Als gevolg van de kruistochten nam het aantal melaatsen in de
hoge Middeleeuwen sterk toe en kwam het in Maastricht tot de
stichting van een geïsoleerd gelegen opvang. Die lag in de
stadsvrijheid buiten Wyck aan de uitvalsweg naar Aken, zo’n
achthonderd meter buiten de Duitse poort. Men noemde een
dergelijke leprozeninstelling een ‘lazarij’ of ‘lazerij’, naar de
Bijbelse persoon Lazarus die door Christus van zijn melaatsheid
werd genezen. Het plaatsen van een melaatse in een lazerij,
duidelijk een vorm van quarantaine ter bescherming van de
gezonde medeburgers, ging gepaard met een afscheidsritueel.

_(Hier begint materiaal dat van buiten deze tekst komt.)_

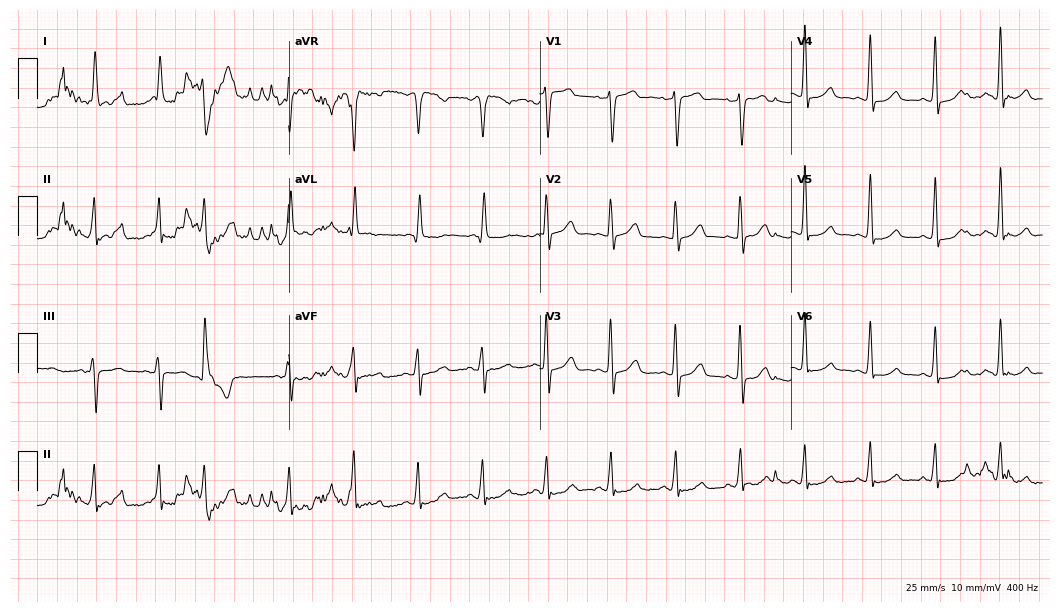
12-lead ECG from a 72-year-old female patient. No first-degree AV block, right bundle branch block (RBBB), left bundle branch block (LBBB), sinus bradycardia, atrial fibrillation (AF) or sinus tachycardia recorded for this tracing. Only these six findings were labelled.

De familie meldde de patiënt aan bij de pastoor en deze gaf de
vertrekkende parochiaan ten afscheid zijn zegen. Dit wijst erop
dat de lepralijder normaal gesproken niet meer naar huis
terugkeerde en feitelijk dood verklaard werd, wat nog eens
werd benadrukt door het feit dat hij alle geld en goed verloor.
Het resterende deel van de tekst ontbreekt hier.